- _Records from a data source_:
• • • •
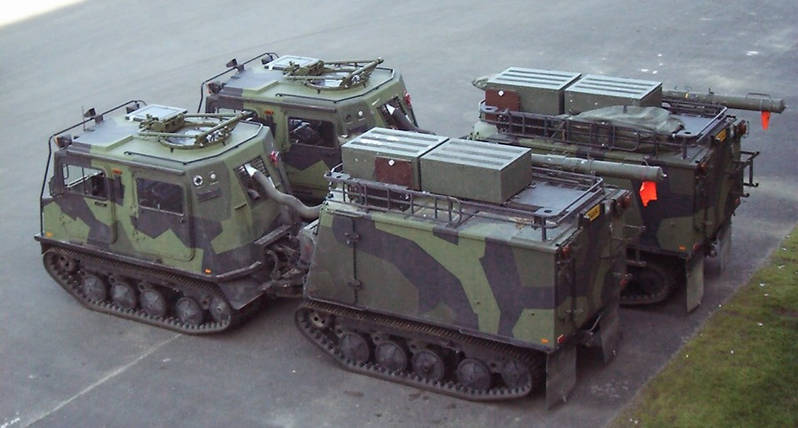 Sisu NA-110 (Sisu Nasu)
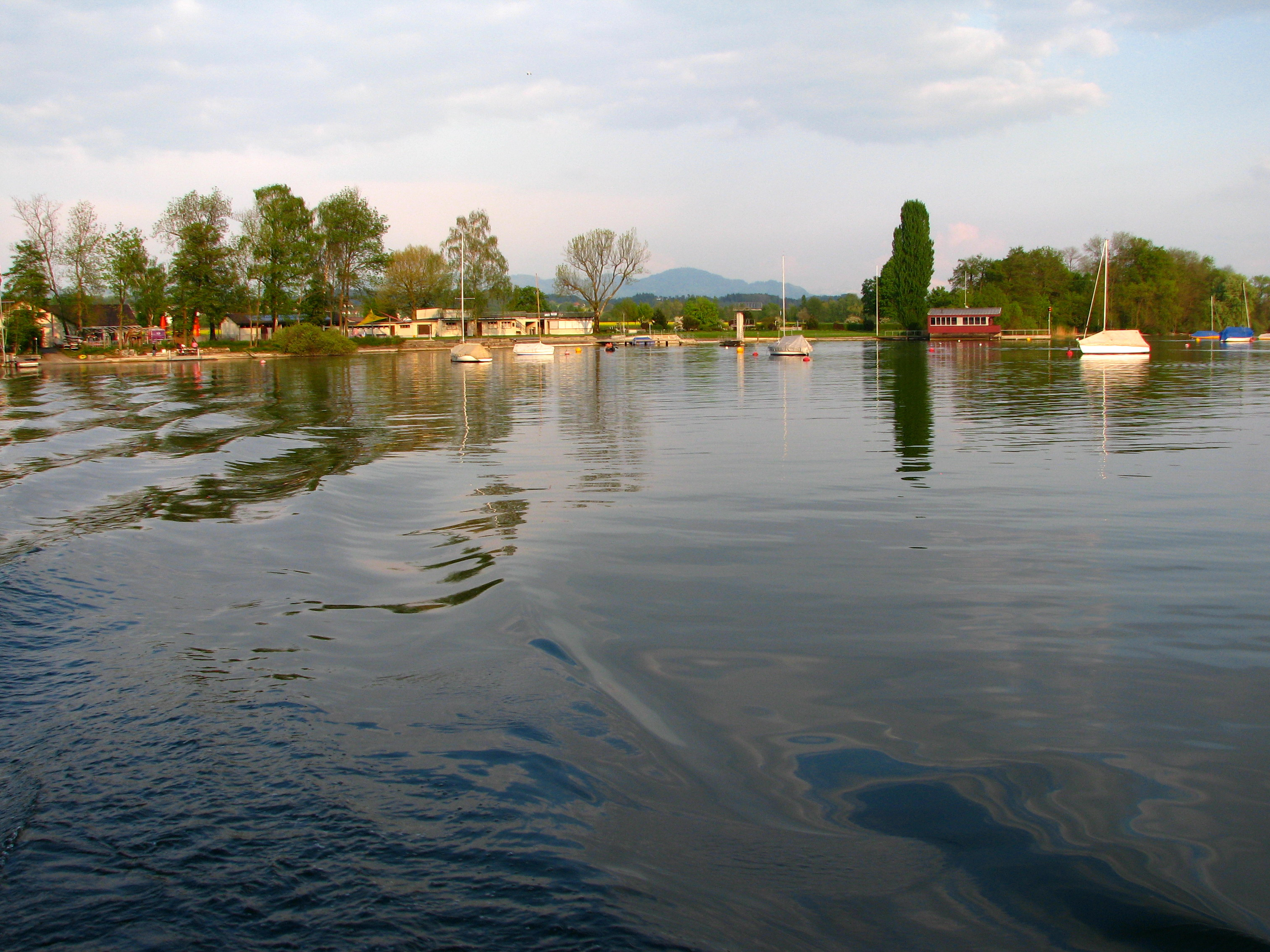 Greifensee, Niederuster lido in the background
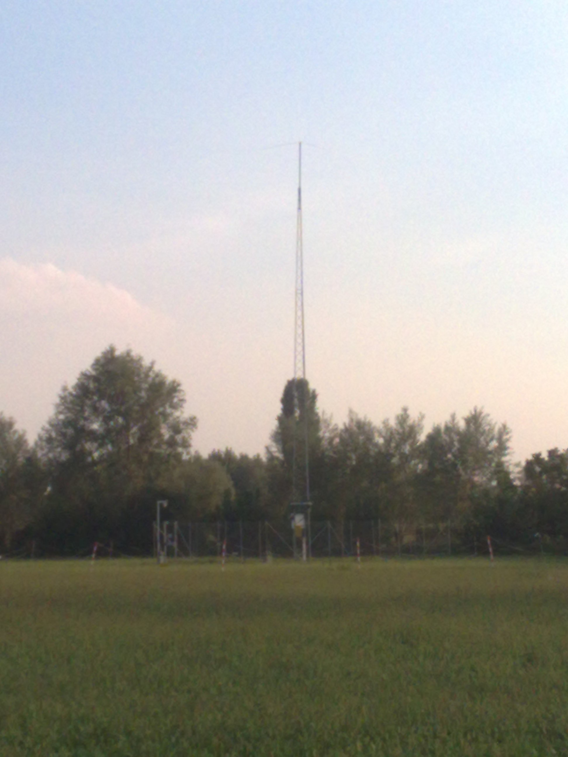 Antenna NDB Vicenza
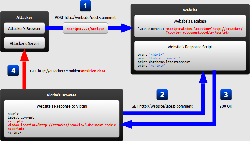 Монгол: Stored XSS
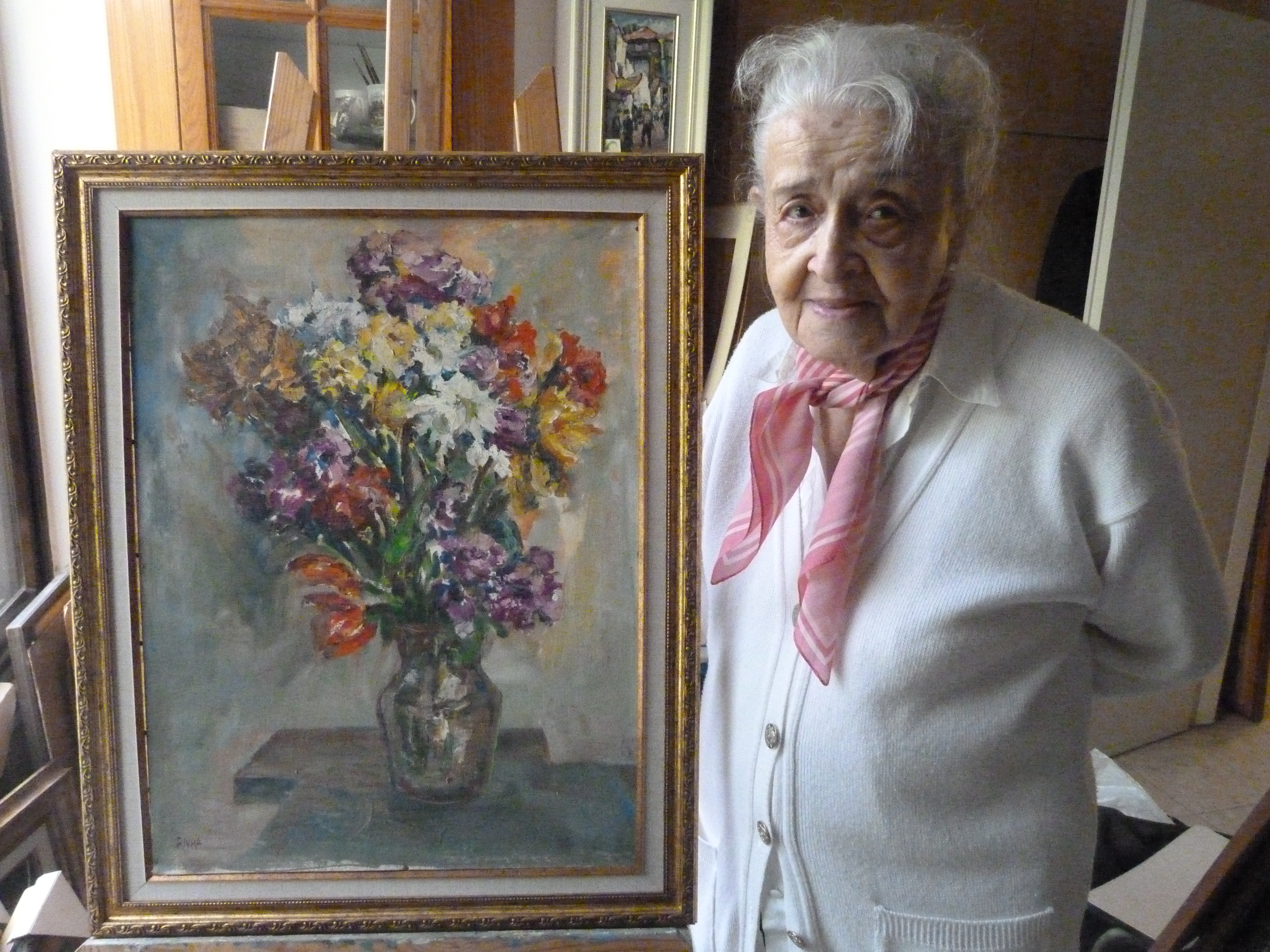 Ривка Хволес-Лихтенфельд у себя дома (фото 24 января 2016)
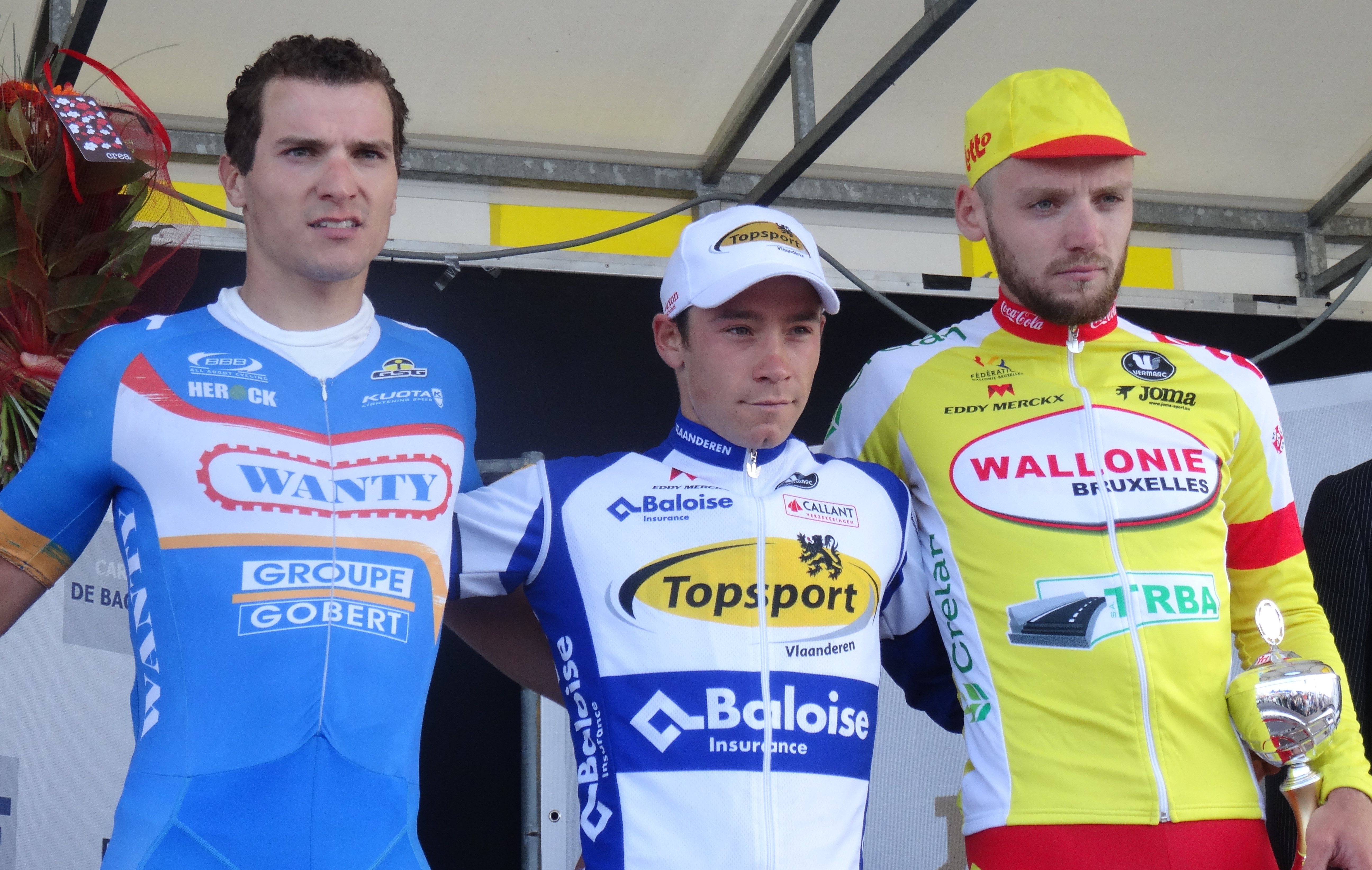 Reportage photographique réalisé le samedi 13 septembre à l'occasion du départ et de l'arrivée de la Flèche côtière 2014 à Heist (Knokke-Heist), Belgique.
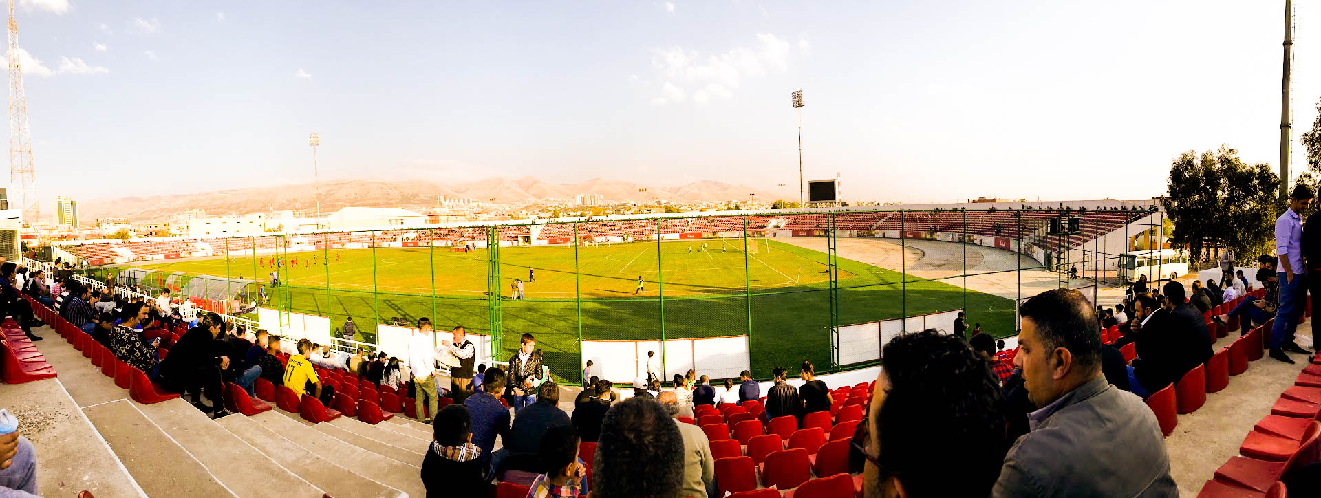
• • • •
- _Task statement_: What is needed is an exact copy of the entries, without any images.

- _Answer for this exercise_:
 Sisu NA-110 (Sisu Nasu)
 Greifensee, Niederuster lido in the background
 Antenna NDB Vicenza
 Монгол: Stored XSS
 Ривка Хволес-Лихтенфельд у себя дома (фото 24 января 2016)
 Reportage photographique réalisé le samedi 13 septembre à l'occasion du départ et de l'arrivée de la Flèche côtière 2014 à Heist (Knokke-Heist), Belgique.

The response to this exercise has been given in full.